7:49 OKKEN: I mean, even if you are, there's ways to get around it.

7:53 KENNEDY: Yeah, if you can break up your algorithm into sub-process type parallelism. Okay, so that's the GIL. The other is it could be it's an interpretive language. I think this one is the most interesting, probably. So it is an interpretive language, but actually it does compile code to byte code, but it doesn't JIT compile it, right? And so one of the main considerations around JIT compiled languages versus not is startup time. So if our Python code's going to start and run for a while, then doin' a whole bunch of JIT optimization would be maybe a little slower to start, but then faster to run. But if we want to just do some CLI stuff that starts really quick, does a tiny thing, goes away, a whole bunch of JIT stuff might be, you know, sort of counter productive. So there's a pretty interesting comparison against C# and Java and CPython here. The other thing I think is worth throwing in here is because of C extensions and things like that, it's an interpretive language. I think that's a simplistic view. That's like, well, if you just take straight Python code and just run it on Python, you don't interact with any libraries, but if you work with NumPy or if you work with SQLAlchemy, or a whole bunch of stuff that has C extensions to make certain parts fast, well all of a sudden it's not interpretive, right? So there's these weird blends. Alright, last one. It's because it's dynamically typed. So this is also, I think this is really interesting. I think actually this is probably why, and I'm going to throw in another one unless I get distracted and forget it. So I think this is really why it's probably the slowest, is that it's a dynamic language. And it's not that you can't make a dynamic language fast, but that because it's so flexible, it's hard to know how to optimize it. You might want to inline a function, but somebody could monkey patch that function, and then you wouldn't be inline for the right thing, for example. They monkey patch it only sometimes. What do you do then, right? So things like method inlining, which can really make things faster, is super hard because that could actually change. Whereas say, in C# or C++ or whatever, the method won't change.

10:01 OKKEN: Yeah, okay.

10:02 KENNEDY: Alright, final one. This is mine, I'm adding this to his, and it sort of has to do with his dynamic typing thing. It's everything is a reference type allocated on the heap in Python, right? Some of the stuff that makes C++ and C# really, really fast is things like numbers and other stuff are allocated on the stack, and when you work with them, you never do pointer dereferencing, you never do reference counting, you never do garbage collection or memory management. You just work with little bits on the stack. And because that little thing on the stack could become a full blown list or something just by changing what it points at, I think probably that also makes a big difference.
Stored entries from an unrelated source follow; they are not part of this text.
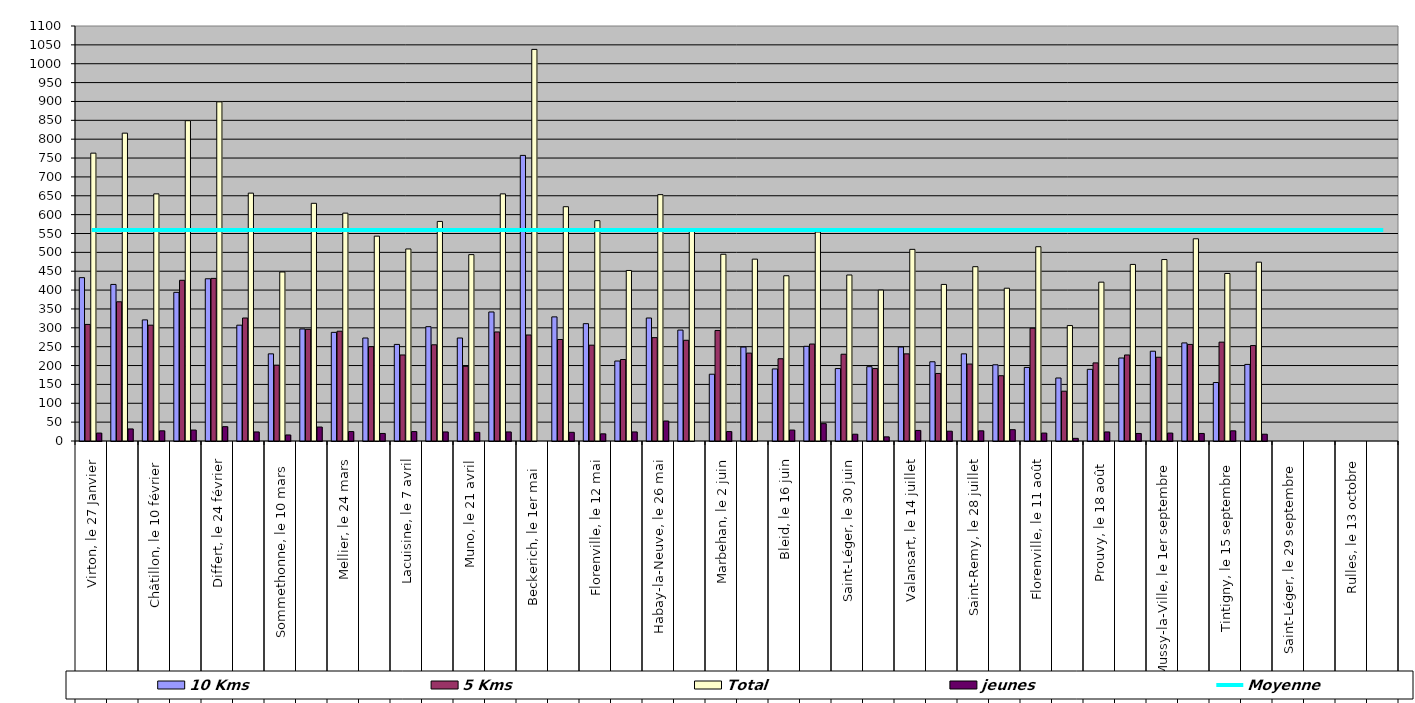
| Category | 10 Kms | 5 Kms | Total | jeunes |
|---|---|---|---|---|
| 0 | 433 | 309 | 763 | 21 |
| 1 | 415 | 369 | 816 | 32 |
| 2 | 321 | 307 | 655 | 27 |
| 3 | 394 | 426 | 849 | 29 |
| 4 | 430 | 431 | 899 | 38 |
| 5 | 307 | 326 | 657 | 24 |
| 6 | 231 | 201 | 448 | 16 |
| 7 | 297 | 296 | 630 | 37 |
| 8 | 288 | 291 | 604 | 25 |
| 9 | 273 | 250 | 543 | 20 |
| 10 | 256 | 228 | 509 | 25 |
| 11 | 303 | 255 | 582 | 24 |
| 12 | 273 | 198 | 494 | 23 |
| 13 | 342 | 289 | 655 | 24 |
| 14 | 757 | 281 | 1038 | 0 |
| 15 | 329 | 269 | 621 | 23 |
| 16 | 311 | 254 | 584 | 19 |
| 17 | 212 | 216 | 452 | 24 |
| 18 | 326 | 274 | 653 | 53 |
| 19 | 294 | 267 | 561 | 0 |
| 20 | 177 | 293 | 495 | 25 |
| 21 | 249 | 233 | 482 | 0 |
| 22 | 191 | 218 | 438 | 29 |
| 23 | 251 | 257 | 554 | 46 |
| 24 | 192 | 230 | 440 | 18 |
| 25 | 197 | 192 | 400 | 11 |
| 26 | 249 | 231 | 508 | 28 |
| 27 | 210 | 179 | 415 | 26 |
| 28 | 231 | 204 | 462 | 27 |
| 29 | 202 | 173 | 405 | 30 |
| 30 | 195 | 299 | 515 | 21 |
| 31 | 167 | 132 | 306 | 7 |
| 32 | 190 | 207 | 421 | 24 |
| 33 | 220 | 228 | 468 | 20 |
| 34 | 238 | 222 | 481 | 21 |
| 35 | 260 | 256 | 536 | 20 |
| 36 | 155 | 262 | 444 | 27 |
| 37 | 203 | 253 | 474 | 18 |
| 38 | 0 | 0 | 0 | 0 |
| 39 | 0 | 0 | 0 | 0 |
| 40 | 0 | 0 | 0 | 0 |
| 41 | 0 | 0 | 0 | 0 |
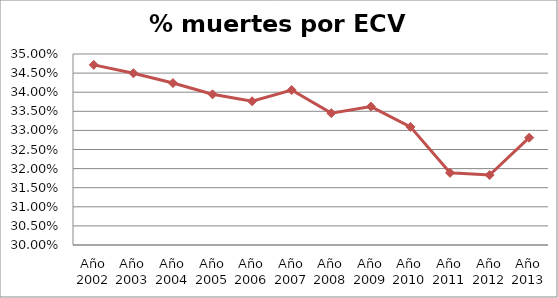
| Category | Series 0 |
|---|---|
| Año 2002 | 0.347 |
| Año 2003 | 0.345 |
| Año 2004 | 0.342 |
| Año 2005 | 0.339 |
| Año 2006 | 0.338 |
| Año 2007 | 0.341 |
| Año 2008 | 0.335 |
| Año 2009 | 0.336 |
| Año 2010 | 0.331 |
| Año 2011 | 0.319 |
| Año 2012 | 0.318 |
| Año 2013 | 0.328 |
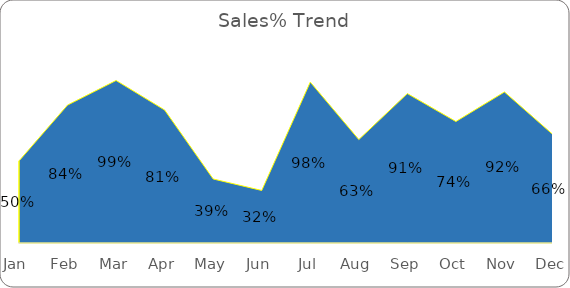
| Category | Sales% |
|---|---|
| Jan | 0.5 |
| Feb | 0.84 |
| Mar | 0.99 |
| Apr | 0.81 |
| May | 0.39 |
| Jun | 0.32 |
| Jul | 0.98 |
| Aug | 0.63 |
| Sep | 0.91 |
| Oct | 0.74 |
| Nov | 0.92 |
| Dec | 0.66 |

10:39 OKKEN: Okay. There's also like, function calls are slower than they need to be, and I think that's one of the things that Python Core Team is working on.

10:49 KENNEDY: And luckily, there have been some advances there in the latest version of Python. I think 20% or something they got was at 3.7, I think, that they got that much faster. So, work is being done, but yeah, it could be more, I guess. But what's really interesting is the trade offs or sort of comparisons of the article.
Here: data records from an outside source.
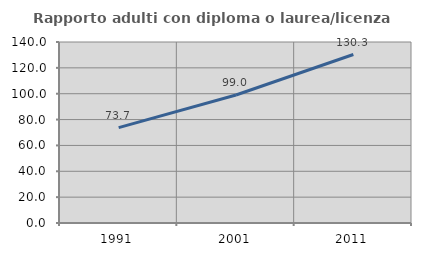
| Category | Rapporto adulti con diploma o laurea/licenza media  |
|---|---|
| 1991.0 | 73.736 |
| 2001.0 | 99.014 |
| 2011.0 | 130.311 |
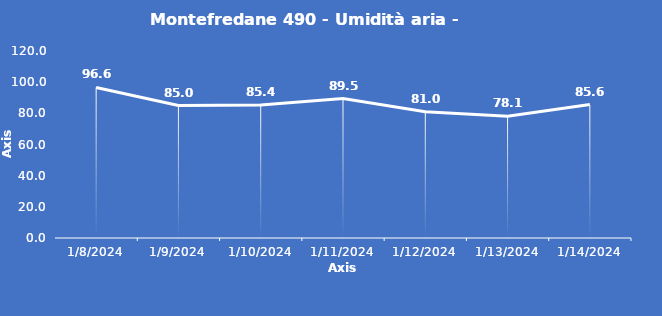
| Category | Montefredane 490 - Umidità aria - Grezzo (%) |
|---|---|
| 1/8/24 | 96.6 |
| 1/9/24 | 85 |
| 1/10/24 | 85.4 |
| 1/11/24 | 89.5 |
| 1/12/24 | 81 |
| 1/13/24 | 78.1 |
| 1/14/24 | 85.6 |
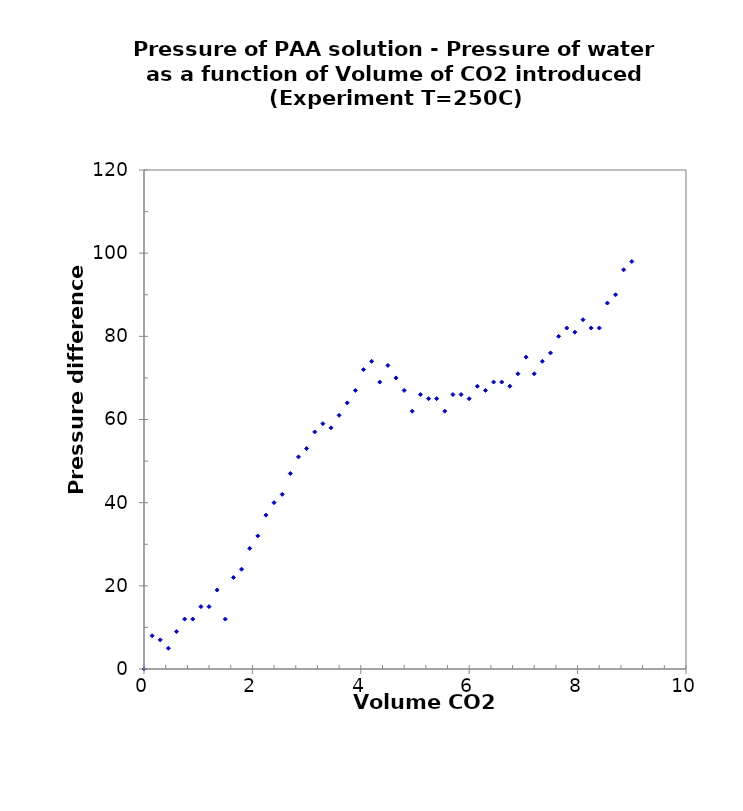
| Category | Series 0 |
|---|---|
| 0.0 | 0 |
| 0.15 | 8 |
| 0.3 | 7 |
| 0.45 | 5 |
| 0.6 | 9 |
| 0.75 | 12 |
| 0.9 | 12 |
| 1.05 | 15 |
| 1.2 | 15 |
| 1.35 | 19 |
| 1.5 | 12 |
| 1.65 | 22 |
| 1.8 | 24 |
| 1.95 | 29 |
| 2.1 | 32 |
| 2.25 | 37 |
| 2.4 | 40 |
| 2.55 | 42 |
| 2.7 | 47 |
| 2.85 | 51 |
| 3.0 | 53 |
| 3.15 | 57 |
| 3.3 | 59 |
| 3.45 | 58 |
| 3.6 | 61 |
| 3.75 | 64 |
| 3.9 | 67 |
| 4.05 | 72 |
| 4.2 | 74 |
| 4.35 | 69 |
| 4.5 | 73 |
| 4.649999999999999 | 70 |
| 4.8 | 67 |
| 4.95 | 62 |
| 5.1 | 66 |
| 5.25 | 65 |
| 5.399999999999999 | 65 |
| 5.55 | 62 |
| 5.7 | 66 |
| 5.85 | 66 |
| 6.0 | 65 |
| 6.149999999999999 | 68 |
| 6.3 | 67 |
| 6.45 | 69 |
| 6.6 | 69 |
| 6.75 | 68 |
| 6.899999999999999 | 71 |
| 7.05 | 75 |
| 7.199999999999999 | 71 |
| 7.35 | 74 |
| 7.5 | 76 |
| 7.649999999999999 | 80 |
| 7.8 | 82 |
| 7.95 | 81 |
| 8.1 | 84 |
| 8.25 | 82 |
| 8.4 | 82 |
| 8.549999999999997 | 88 |
| 8.7 | 90 |
| 8.85 | 96 |
| 9.0 | 98 |

11:07 OKKEN: The thing that I want to, there's a forest in the trees sort of issue I have here is that I don't think Python is slow.

11:15 KENNEDY: Yeah, I'm with you.

11:16 OKKEN: And my people time is way more expensive than computer time for like, 98% of the applications in the world, as far like, probably.

11:27 KENNEDY: Well, and somebody made that comment below in the comments section of this article that said, "Well, if you're optimizing milliseconds versus nanoseconds, yes maybe. If you're optimizing weeks versus month from idea to shipped, Python's not slow at all, it's really fast."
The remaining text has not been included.